It was about the same time I was introduced to Sharon,
the youth leader at the church we had just started to attend.
Seed sown
Sharon treated the seven of us in the youth group like
her own kids, taking us out on birthdays, on trips and to retreats. It was
at a summer Bible camp that I first learned there was a purpose for my
life. It came from God! After all, he made me – so who would know
better than him, what that purpose was? So I accepted him into my life.
That was fine for about three years, until I started
hanging out with a bunch of so-called ‘friends’ in high school.
We drank and smoked dope together. I was sort of an introvert, and these
things gave me the confidence I thought I needed.

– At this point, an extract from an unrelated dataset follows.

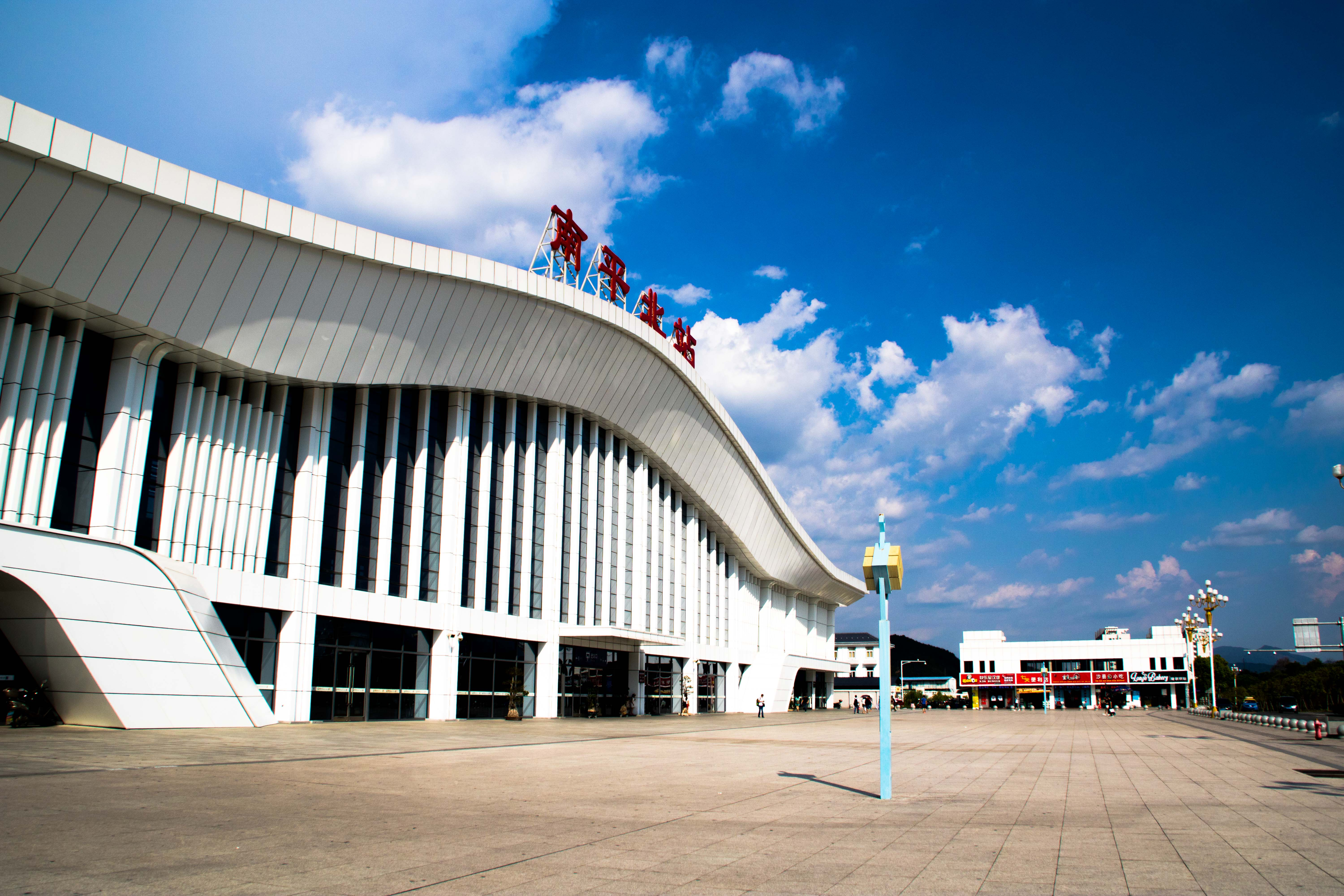 中文（中国大陆）: 南平北站站房

For the next four years, this became everything in my
life. I still did fairly well in school, and played on most of the school
teams; but I was becoming an alcoholic and a drug addict, and I
didn’t even know it.
After completing school, and a couple of years in the
work force, I was getting tired of the same old lifestyle. I started
drinking more as a way to soothe the pain than anything else. There was a
void in my life. When you’re frustrated and angry, you look for a way
out – and I thought drinking and doing drugs would give me that. It
didn’t.
I had some good jobs. I was living with my
fiancée, and I had fulfilled most of my boyhood dreams –
to get a good job, a car, a house and a girlfriend. I knew I was a very
fortunate and blessed individual.
Deteriorating
Then slowly it started: I lost jobs due to my drinking;
I got pulled over and lost my licence for impaired driving; and my
relationship with my fiancée and my family were deteriorating.

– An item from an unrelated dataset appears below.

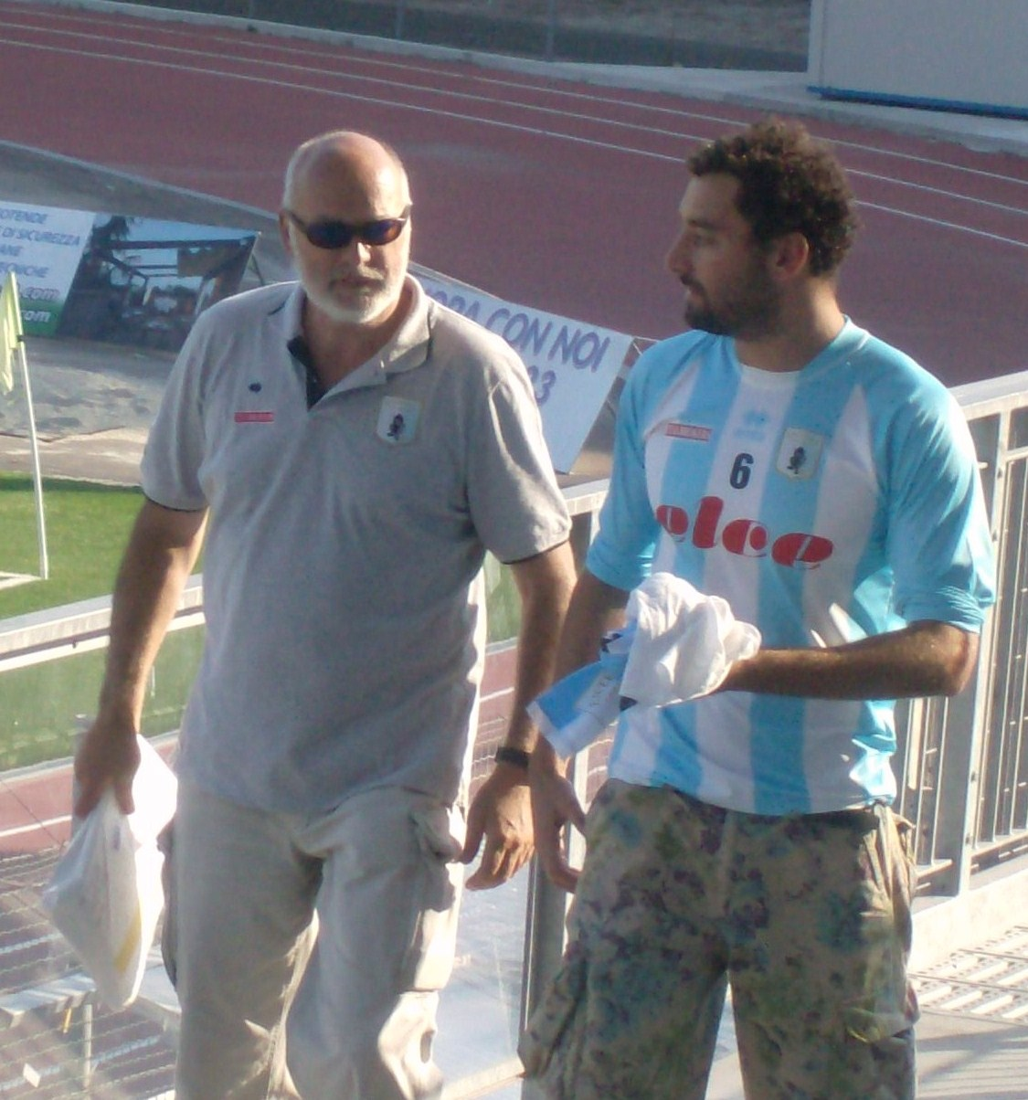 Maurizio Felugo (a destra) con il presidente dell'Entella Gozzi (a sinistra) allo Stadio Counale di Chiavari nell'agosto del 2012

Eventually, I allowed cocaine to become a part of my life, and that led to
even more problems. I started to hate everything I was doing, and the
person I had become.
Then it happened: my fiancée got to the point
where she’d had enough. She gave me an ultimatum: I would have to
decide between her and her son, or the drinking and the drugs. I told her I
wanted her and her son, and that I wanted everything to work out.
Unfortunately, I couldn’t quit drinking, no
matter how hard I tried. She kicked me out.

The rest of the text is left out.